RECORDS SUPPLIED:
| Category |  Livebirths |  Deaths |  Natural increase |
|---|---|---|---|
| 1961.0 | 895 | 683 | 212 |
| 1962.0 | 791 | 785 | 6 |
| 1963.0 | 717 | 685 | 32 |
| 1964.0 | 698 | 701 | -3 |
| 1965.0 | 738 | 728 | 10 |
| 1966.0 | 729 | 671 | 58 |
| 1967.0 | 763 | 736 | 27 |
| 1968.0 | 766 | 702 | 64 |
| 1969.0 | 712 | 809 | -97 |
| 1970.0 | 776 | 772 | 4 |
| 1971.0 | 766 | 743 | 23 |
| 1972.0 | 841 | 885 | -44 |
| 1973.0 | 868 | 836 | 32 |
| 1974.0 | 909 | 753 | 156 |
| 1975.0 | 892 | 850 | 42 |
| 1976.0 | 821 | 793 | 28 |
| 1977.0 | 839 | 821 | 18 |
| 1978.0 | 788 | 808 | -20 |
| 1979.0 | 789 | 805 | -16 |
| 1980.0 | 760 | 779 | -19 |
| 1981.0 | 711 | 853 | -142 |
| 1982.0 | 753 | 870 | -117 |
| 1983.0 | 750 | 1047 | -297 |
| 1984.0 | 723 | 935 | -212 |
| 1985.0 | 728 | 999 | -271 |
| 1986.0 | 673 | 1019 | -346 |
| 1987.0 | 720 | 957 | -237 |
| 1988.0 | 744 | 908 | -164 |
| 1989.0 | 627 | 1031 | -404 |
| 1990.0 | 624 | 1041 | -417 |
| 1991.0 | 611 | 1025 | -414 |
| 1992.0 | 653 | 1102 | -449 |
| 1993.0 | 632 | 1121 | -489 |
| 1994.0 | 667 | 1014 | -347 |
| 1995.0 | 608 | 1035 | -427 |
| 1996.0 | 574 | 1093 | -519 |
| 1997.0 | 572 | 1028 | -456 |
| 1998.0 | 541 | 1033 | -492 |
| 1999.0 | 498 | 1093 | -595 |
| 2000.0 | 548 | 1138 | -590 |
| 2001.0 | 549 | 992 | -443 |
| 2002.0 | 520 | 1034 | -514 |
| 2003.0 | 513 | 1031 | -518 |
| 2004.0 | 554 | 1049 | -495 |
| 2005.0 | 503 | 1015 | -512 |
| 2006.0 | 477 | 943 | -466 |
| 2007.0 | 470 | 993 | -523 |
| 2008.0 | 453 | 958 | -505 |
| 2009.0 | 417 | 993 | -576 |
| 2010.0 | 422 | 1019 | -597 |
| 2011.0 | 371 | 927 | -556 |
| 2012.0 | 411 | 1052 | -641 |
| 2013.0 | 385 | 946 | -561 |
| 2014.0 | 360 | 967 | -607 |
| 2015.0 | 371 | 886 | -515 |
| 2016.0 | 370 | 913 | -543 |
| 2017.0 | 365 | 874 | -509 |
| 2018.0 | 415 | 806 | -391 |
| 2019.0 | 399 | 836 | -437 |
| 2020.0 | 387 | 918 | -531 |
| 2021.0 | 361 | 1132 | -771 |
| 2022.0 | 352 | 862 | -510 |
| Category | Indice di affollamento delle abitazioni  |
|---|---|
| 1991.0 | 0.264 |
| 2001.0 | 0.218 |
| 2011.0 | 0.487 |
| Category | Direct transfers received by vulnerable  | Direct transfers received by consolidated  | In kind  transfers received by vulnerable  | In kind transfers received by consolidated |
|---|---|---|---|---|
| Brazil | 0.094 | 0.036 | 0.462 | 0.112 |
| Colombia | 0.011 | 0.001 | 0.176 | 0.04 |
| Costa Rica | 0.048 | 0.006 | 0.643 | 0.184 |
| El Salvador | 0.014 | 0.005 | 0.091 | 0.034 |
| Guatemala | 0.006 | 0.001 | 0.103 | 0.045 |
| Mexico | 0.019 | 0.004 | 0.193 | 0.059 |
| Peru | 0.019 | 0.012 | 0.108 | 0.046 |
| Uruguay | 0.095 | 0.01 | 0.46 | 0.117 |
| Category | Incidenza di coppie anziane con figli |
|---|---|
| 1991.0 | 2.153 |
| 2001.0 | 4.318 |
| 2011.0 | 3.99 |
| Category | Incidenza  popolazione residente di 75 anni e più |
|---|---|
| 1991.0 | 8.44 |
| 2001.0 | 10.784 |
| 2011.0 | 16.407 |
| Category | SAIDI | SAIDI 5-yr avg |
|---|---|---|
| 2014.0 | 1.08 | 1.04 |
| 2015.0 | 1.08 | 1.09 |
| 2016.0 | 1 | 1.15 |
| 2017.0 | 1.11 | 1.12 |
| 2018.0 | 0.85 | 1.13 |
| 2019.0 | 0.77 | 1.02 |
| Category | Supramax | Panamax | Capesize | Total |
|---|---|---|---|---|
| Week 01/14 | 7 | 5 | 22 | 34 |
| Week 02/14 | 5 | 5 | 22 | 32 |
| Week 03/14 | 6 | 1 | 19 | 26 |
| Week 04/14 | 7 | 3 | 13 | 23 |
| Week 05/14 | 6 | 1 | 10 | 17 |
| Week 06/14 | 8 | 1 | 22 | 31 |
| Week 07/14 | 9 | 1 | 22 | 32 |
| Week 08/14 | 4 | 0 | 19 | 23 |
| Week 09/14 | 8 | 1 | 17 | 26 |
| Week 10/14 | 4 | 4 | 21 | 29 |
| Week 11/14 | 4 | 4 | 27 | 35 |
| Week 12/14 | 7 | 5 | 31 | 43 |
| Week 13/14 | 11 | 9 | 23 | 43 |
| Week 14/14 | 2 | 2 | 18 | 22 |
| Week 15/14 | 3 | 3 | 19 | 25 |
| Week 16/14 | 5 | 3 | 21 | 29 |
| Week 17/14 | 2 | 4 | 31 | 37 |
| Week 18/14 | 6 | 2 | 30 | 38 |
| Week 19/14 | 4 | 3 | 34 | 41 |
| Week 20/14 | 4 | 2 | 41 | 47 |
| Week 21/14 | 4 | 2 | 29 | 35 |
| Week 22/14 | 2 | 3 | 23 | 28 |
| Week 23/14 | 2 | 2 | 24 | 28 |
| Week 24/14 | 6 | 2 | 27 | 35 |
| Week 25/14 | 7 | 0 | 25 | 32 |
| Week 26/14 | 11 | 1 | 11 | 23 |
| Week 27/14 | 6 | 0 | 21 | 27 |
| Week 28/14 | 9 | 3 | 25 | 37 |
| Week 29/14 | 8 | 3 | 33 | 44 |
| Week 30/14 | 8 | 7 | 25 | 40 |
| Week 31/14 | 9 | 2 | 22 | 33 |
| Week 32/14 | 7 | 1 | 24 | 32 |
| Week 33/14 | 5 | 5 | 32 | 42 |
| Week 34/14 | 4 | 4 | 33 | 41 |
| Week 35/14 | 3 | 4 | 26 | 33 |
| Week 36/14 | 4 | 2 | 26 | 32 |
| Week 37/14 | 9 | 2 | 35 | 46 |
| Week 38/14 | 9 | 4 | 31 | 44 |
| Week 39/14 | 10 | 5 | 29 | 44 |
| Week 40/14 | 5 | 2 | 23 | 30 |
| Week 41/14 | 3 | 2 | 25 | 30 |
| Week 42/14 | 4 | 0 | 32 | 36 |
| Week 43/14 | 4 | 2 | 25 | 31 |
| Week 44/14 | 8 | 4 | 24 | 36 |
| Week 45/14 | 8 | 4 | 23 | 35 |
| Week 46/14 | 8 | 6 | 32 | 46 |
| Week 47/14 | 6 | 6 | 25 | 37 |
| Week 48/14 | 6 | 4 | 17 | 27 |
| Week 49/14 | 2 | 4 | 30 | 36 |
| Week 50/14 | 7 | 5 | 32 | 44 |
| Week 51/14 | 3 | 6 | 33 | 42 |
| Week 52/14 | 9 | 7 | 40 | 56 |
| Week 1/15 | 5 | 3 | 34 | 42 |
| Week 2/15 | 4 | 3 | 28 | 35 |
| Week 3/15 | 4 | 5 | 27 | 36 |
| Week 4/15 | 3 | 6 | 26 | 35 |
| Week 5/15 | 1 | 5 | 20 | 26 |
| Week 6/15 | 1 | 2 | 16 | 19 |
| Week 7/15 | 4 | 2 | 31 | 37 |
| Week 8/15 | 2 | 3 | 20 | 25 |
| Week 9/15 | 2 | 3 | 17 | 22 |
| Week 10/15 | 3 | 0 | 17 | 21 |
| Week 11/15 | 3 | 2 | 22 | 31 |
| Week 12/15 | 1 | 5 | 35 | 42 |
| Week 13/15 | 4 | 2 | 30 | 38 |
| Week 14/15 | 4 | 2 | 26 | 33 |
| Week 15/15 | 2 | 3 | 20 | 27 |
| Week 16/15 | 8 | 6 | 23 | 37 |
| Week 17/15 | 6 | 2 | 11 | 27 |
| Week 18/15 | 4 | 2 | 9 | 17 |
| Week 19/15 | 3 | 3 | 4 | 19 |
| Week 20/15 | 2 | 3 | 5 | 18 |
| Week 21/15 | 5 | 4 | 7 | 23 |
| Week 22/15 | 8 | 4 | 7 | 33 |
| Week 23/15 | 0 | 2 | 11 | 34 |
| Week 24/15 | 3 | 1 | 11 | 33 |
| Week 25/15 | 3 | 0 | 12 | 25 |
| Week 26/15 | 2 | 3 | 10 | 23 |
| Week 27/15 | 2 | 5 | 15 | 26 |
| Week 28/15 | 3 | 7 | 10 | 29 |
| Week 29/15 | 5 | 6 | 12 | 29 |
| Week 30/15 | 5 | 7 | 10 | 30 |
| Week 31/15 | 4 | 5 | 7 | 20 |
==
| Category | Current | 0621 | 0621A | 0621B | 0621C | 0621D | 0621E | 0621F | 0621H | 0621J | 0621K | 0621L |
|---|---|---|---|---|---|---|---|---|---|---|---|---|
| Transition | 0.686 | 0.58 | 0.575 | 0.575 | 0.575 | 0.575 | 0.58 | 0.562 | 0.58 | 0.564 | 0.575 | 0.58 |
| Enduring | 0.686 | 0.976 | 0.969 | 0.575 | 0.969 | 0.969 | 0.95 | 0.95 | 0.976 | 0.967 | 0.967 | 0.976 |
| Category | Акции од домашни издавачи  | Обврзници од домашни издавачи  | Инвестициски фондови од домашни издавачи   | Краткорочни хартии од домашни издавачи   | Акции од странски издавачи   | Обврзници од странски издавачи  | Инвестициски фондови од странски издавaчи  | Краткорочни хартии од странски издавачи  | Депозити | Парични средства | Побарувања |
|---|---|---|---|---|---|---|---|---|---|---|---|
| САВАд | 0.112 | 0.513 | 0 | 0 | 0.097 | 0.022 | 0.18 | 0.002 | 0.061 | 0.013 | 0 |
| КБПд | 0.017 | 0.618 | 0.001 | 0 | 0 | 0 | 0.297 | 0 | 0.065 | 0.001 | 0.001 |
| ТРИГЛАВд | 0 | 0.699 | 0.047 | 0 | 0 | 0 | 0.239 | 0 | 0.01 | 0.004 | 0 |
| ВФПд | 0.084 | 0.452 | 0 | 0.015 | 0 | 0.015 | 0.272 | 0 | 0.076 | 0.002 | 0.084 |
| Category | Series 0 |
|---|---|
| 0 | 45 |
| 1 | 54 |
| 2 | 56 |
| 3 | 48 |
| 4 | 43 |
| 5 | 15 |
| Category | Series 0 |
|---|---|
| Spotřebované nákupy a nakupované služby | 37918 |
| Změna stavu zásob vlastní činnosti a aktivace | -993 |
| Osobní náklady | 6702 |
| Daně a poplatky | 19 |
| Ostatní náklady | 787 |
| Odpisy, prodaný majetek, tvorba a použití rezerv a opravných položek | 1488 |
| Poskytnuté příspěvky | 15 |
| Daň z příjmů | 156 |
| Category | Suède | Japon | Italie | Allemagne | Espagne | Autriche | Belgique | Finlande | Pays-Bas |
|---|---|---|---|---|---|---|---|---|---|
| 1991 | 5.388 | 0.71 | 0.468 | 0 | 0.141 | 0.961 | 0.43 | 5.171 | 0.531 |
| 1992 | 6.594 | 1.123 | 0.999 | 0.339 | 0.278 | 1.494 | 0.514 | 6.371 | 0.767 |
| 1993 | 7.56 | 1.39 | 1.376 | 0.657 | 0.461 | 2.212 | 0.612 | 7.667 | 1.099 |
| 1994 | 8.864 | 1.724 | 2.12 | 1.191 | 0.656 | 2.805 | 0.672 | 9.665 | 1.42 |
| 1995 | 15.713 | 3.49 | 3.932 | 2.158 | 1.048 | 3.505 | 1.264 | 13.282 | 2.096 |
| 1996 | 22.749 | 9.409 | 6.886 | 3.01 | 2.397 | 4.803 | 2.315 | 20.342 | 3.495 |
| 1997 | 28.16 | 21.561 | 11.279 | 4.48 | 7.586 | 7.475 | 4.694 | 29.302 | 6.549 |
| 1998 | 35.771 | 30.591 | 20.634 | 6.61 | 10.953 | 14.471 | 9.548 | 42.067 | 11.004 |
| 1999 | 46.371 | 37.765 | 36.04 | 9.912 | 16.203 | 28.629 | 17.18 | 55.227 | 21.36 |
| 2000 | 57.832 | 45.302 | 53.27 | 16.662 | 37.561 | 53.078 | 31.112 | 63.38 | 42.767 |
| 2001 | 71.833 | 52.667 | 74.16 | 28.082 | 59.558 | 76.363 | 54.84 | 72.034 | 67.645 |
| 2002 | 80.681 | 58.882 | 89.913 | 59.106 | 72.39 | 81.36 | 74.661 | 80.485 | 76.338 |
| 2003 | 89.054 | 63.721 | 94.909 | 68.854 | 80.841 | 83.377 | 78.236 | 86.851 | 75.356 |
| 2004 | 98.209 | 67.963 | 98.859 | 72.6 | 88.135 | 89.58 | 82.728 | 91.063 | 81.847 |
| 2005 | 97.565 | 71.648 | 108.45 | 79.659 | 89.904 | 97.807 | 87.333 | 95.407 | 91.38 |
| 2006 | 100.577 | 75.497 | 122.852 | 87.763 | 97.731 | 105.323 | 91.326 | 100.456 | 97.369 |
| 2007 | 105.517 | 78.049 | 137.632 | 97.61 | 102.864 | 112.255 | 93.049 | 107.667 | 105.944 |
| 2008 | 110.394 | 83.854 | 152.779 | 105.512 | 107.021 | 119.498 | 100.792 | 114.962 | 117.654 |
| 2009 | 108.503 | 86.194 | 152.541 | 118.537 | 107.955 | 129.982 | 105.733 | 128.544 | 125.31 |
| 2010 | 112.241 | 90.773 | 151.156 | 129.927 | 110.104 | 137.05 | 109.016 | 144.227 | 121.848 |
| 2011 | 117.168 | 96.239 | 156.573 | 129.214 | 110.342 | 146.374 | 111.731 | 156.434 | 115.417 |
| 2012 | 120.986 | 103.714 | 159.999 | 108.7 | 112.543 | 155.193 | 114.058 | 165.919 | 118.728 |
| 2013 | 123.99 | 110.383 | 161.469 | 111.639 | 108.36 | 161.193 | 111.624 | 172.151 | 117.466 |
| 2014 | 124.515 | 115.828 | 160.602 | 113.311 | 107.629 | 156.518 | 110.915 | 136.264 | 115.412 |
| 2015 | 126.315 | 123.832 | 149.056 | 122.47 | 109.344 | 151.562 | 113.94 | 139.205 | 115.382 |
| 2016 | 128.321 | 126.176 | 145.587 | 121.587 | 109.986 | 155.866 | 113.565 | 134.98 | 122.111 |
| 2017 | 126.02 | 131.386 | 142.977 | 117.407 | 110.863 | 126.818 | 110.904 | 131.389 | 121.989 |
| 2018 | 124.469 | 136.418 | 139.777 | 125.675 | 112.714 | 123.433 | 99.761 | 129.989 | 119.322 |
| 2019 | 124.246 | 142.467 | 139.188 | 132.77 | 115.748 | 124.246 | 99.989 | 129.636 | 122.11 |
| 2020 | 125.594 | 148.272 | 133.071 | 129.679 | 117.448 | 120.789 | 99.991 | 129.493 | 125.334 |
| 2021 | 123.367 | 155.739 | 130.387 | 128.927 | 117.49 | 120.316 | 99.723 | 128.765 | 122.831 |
---
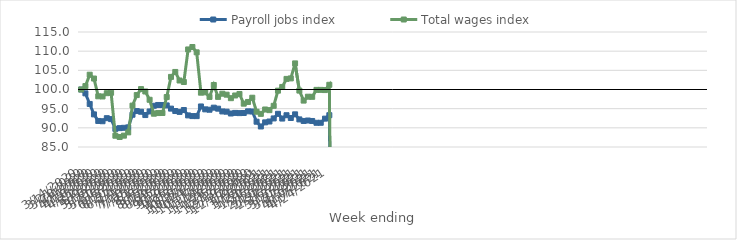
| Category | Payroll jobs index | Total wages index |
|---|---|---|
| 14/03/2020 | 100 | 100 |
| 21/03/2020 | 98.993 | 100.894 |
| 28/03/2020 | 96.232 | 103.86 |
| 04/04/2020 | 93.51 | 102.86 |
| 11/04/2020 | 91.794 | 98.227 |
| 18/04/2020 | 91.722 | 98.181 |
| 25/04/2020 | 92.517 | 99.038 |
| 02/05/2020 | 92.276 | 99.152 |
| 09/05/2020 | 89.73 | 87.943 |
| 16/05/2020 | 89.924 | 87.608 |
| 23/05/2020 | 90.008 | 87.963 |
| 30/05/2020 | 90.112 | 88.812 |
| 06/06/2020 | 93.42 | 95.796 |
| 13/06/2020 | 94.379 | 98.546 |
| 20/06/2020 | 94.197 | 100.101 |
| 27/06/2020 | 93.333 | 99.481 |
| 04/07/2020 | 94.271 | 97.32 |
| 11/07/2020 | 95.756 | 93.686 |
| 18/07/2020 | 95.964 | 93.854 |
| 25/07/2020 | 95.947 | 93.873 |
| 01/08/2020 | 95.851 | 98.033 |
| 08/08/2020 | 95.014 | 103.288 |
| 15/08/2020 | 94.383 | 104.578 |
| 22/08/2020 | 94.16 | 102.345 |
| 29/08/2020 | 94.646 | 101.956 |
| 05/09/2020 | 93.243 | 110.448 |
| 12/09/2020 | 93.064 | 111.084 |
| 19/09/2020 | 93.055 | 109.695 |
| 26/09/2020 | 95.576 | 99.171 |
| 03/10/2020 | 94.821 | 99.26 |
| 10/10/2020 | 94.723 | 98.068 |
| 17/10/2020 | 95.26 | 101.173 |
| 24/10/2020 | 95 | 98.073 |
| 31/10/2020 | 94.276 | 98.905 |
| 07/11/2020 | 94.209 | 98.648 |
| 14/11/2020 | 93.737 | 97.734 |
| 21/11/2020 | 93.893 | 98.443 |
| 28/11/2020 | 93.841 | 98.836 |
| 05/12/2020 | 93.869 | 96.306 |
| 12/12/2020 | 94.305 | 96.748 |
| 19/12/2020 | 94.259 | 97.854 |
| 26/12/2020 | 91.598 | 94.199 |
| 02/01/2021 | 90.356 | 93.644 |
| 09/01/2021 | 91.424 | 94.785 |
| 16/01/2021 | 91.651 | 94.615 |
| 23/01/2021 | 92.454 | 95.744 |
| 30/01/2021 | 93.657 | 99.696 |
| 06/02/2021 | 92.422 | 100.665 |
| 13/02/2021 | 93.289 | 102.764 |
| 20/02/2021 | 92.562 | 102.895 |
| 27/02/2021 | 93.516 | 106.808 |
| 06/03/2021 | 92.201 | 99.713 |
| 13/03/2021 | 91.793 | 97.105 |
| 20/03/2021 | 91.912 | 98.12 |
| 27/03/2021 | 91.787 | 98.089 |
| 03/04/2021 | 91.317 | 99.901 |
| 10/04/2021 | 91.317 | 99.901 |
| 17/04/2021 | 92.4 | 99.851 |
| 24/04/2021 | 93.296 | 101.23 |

PROMPT:
Using the entries above, give back exactly the line containing "0621K | 0621L |", the line containing "0.967 | 0.976 |", and every line between them, and nothing else.

TASK SOLUTION:
| Category | Current | 0621 | 0621A | 0621B | 0621C | 0621D | 0621E | 0621F | 0621H | 0621J | 0621K | 0621L |
|---|---|---|---|---|---|---|---|---|---|---|---|---|
| Transition | 0.686 | 0.58 | 0.575 | 0.575 | 0.575 | 0.575 | 0.58 | 0.562 | 0.58 | 0.564 | 0.575 | 0.58 |
| Enduring | 0.686 | 0.976 | 0.969 | 0.575 | 0.969 | 0.969 | 0.95 | 0.95 | 0.976 | 0.967 | 0.967 | 0.976 |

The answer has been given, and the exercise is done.